Records for processing:

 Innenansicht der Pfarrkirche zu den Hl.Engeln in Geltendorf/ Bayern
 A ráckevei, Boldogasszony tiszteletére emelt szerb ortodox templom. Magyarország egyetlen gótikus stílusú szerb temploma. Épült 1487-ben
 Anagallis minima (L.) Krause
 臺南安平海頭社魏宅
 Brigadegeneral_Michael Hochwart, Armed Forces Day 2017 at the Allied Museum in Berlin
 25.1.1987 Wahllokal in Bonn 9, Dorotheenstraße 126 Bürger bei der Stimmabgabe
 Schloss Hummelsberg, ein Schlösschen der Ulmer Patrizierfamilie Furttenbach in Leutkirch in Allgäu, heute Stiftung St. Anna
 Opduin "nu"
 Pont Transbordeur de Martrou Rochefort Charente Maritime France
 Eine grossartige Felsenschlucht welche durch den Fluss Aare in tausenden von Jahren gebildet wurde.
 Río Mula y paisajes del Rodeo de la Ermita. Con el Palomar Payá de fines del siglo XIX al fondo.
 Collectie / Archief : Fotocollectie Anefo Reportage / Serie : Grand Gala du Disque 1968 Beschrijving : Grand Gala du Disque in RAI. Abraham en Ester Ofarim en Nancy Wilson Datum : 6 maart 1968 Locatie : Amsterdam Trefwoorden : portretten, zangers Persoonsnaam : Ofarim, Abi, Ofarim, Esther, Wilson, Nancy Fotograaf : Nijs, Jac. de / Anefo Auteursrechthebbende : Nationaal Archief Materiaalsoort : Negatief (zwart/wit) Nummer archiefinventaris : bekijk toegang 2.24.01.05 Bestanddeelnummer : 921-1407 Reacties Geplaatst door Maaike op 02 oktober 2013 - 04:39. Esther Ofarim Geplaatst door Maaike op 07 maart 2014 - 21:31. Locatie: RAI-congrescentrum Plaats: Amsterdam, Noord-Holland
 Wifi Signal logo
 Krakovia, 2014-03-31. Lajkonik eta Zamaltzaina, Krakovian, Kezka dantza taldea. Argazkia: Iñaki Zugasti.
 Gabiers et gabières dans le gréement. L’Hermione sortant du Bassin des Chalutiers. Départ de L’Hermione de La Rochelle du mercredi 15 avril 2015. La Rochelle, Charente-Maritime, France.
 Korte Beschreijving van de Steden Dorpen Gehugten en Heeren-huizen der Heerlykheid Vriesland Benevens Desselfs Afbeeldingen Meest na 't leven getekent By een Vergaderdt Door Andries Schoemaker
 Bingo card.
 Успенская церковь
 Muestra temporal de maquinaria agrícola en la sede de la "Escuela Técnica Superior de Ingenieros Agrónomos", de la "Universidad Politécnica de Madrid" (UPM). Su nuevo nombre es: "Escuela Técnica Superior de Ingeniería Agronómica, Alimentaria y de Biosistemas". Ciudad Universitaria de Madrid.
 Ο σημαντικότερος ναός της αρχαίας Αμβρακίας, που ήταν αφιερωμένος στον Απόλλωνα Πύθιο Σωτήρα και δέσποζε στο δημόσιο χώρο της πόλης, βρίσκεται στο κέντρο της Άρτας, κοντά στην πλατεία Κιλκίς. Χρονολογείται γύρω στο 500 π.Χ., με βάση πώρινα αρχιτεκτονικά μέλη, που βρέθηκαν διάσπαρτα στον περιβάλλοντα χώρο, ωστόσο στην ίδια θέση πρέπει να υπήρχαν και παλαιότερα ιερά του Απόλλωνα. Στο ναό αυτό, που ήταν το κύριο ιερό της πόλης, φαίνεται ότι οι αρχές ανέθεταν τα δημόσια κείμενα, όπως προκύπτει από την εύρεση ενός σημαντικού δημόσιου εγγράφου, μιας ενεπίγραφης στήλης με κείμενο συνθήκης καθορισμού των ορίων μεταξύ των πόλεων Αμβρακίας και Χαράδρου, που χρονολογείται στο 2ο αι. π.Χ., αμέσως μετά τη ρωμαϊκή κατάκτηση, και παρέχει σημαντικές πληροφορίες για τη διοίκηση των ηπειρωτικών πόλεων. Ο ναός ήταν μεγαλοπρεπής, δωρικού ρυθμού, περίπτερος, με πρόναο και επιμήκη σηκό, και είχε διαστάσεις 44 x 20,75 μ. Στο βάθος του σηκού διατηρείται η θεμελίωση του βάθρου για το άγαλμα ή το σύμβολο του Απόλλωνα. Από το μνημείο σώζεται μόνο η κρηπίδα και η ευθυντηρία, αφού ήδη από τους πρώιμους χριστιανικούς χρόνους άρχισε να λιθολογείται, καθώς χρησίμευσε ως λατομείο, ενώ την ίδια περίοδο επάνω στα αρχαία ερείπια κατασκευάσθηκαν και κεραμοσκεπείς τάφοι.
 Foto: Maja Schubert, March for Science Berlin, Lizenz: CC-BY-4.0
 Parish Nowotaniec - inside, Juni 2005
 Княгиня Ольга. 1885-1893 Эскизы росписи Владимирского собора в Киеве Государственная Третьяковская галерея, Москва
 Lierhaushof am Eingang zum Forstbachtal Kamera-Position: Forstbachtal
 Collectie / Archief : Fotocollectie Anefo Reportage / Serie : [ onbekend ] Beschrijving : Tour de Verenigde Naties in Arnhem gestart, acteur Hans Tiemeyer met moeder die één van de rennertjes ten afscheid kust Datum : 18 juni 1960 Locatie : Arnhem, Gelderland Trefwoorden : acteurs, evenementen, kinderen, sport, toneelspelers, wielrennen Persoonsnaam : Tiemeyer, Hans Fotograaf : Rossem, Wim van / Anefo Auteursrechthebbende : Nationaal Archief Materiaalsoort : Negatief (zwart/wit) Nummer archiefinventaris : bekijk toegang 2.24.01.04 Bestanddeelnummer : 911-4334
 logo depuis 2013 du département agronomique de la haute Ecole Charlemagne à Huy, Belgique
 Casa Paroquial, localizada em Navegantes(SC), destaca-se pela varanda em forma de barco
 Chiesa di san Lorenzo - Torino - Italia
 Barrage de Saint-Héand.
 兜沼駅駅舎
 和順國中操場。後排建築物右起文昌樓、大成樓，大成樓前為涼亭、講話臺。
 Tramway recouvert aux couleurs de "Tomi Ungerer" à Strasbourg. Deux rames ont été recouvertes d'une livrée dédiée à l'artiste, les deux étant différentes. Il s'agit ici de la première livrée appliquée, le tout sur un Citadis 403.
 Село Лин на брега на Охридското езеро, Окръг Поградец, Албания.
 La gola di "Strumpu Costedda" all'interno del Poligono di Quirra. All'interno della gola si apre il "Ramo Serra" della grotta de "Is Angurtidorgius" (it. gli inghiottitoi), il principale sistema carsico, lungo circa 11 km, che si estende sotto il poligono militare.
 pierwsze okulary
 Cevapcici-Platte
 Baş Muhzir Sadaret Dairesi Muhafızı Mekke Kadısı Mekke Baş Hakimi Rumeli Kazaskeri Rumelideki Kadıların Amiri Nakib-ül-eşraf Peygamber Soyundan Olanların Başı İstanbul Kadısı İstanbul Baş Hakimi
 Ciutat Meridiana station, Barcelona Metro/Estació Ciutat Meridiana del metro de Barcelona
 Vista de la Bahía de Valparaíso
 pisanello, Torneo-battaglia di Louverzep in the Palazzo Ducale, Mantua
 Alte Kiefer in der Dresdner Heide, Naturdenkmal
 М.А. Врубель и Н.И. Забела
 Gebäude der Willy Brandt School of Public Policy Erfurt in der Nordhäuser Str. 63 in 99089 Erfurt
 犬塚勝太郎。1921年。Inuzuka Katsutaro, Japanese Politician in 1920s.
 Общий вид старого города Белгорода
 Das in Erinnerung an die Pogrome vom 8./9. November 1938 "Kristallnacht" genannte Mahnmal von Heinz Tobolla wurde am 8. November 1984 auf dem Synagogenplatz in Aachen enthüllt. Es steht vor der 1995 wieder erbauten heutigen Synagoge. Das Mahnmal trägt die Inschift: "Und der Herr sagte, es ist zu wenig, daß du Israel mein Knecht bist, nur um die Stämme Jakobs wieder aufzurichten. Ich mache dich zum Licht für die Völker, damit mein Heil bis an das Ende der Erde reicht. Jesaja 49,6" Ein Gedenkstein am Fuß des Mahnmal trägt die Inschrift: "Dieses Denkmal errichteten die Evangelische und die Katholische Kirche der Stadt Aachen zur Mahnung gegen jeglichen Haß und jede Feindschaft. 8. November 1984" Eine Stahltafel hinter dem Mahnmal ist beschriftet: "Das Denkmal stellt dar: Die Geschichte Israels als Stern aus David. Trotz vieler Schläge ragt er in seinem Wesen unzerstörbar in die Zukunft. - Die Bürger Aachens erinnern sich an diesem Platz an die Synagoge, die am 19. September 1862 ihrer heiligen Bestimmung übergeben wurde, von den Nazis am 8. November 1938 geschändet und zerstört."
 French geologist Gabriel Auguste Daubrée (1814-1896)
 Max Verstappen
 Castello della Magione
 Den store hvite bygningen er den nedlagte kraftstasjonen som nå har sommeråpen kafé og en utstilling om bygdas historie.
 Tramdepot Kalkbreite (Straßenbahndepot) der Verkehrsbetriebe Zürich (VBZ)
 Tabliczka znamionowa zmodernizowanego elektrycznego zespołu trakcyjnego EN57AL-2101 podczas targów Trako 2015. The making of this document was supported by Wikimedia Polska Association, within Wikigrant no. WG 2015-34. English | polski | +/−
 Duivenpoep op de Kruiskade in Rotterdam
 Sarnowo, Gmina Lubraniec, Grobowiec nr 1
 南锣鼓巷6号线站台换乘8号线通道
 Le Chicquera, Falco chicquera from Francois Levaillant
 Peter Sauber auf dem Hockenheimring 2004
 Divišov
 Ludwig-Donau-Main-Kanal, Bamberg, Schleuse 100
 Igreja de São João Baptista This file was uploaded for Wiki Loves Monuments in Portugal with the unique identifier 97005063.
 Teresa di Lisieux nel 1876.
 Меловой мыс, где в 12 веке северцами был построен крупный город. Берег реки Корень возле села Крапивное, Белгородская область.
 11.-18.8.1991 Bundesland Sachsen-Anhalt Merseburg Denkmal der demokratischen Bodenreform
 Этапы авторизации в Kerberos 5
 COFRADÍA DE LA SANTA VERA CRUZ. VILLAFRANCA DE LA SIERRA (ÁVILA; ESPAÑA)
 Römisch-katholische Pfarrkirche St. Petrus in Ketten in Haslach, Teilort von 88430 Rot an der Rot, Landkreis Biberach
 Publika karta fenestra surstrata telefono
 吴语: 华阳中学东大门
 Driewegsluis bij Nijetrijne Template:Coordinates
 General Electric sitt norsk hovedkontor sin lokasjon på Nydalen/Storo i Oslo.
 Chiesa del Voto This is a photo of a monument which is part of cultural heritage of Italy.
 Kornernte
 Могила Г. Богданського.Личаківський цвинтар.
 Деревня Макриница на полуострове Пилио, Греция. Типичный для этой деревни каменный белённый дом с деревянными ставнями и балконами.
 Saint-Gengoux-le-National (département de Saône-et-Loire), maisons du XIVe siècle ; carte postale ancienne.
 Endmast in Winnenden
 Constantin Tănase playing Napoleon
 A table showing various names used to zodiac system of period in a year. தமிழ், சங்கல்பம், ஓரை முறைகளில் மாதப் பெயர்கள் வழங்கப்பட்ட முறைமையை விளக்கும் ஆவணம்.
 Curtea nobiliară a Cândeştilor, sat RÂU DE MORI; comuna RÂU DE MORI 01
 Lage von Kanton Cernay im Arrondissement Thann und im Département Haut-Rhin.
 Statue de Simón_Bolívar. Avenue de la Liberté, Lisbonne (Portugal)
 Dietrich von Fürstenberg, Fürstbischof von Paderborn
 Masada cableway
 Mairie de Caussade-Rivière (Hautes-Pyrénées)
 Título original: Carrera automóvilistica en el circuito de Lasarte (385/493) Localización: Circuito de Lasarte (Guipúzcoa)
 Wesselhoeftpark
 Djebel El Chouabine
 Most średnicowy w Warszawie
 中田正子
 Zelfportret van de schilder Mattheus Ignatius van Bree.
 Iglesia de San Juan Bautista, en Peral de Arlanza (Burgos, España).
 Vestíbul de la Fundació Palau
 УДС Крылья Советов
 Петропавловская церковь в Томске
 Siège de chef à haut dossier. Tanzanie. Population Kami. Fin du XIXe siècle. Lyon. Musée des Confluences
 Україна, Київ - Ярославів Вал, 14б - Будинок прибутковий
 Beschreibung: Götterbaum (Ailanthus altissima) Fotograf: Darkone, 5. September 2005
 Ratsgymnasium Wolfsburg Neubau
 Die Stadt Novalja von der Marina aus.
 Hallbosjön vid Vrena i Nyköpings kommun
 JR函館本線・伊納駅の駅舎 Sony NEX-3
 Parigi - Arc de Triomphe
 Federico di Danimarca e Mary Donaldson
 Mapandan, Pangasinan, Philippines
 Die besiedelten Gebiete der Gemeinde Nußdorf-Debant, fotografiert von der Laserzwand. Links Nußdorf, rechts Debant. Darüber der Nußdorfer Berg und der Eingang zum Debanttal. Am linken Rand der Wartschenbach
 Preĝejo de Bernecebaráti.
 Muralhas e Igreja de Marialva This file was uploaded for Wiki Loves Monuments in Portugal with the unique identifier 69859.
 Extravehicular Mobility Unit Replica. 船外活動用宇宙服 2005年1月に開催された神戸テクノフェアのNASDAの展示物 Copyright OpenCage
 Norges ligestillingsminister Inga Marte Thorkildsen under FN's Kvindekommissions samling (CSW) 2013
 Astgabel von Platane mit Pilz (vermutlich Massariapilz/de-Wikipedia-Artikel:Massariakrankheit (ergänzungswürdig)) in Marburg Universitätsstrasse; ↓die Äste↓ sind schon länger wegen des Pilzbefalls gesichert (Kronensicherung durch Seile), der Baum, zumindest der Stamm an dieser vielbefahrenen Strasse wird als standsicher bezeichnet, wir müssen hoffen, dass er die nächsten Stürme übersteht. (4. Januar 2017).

Exercise prompt: Could you retype exactly the lines above, starting at the line that contains "French geologist Gabriel" and ending at the line that contains "南锣鼓巷6号线站台换乘8号线通道", and nothing more?

Task output:
 French geologist Gabriel Auguste Daubrée (1814-1896)
 Max Verstappen
 Castello della Magione
 Den store hvite bygningen er den nedlagte kraftstasjonen som nå har sommeråpen kafé og en utstilling om bygdas historie.
 Tramdepot Kalkbreite (Straßenbahndepot) der Verkehrsbetriebe Zürich (VBZ)
 Tabliczka znamionowa zmodernizowanego elektrycznego zespołu trakcyjnego EN57AL-2101 podczas targów Trako 2015. The making of this document was supported by Wikimedia Polska Association, within Wikigrant no. WG 2015-34. English | polski | +/−
 Duivenpoep op de Kruiskade in Rotterdam
 Sarnowo, Gmina Lubraniec, Grobowiec nr 1
 南锣鼓巷6号线站台换乘8号线通道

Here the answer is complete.